Dataset excerpts
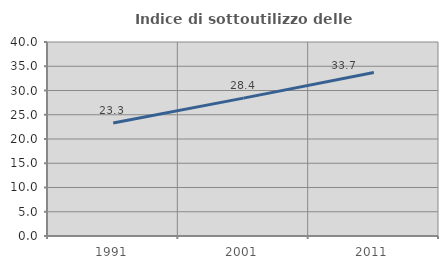
| Category | Indice di sottoutilizzo delle abitazioni  |
|---|---|
| 1991.0 | 23.298 |
| 2001.0 | 28.432 |
| 2011.0 | 33.728 |

Exercise goal
Copy out all the data exactly. No images belong in the copy.

Written response
| Category | Indice di sottoutilizzo delle abitazioni  |
|---|---|
| 1991.0 | 23.298 |
| 2001.0 | 28.432 |
| 2011.0 | 33.728 |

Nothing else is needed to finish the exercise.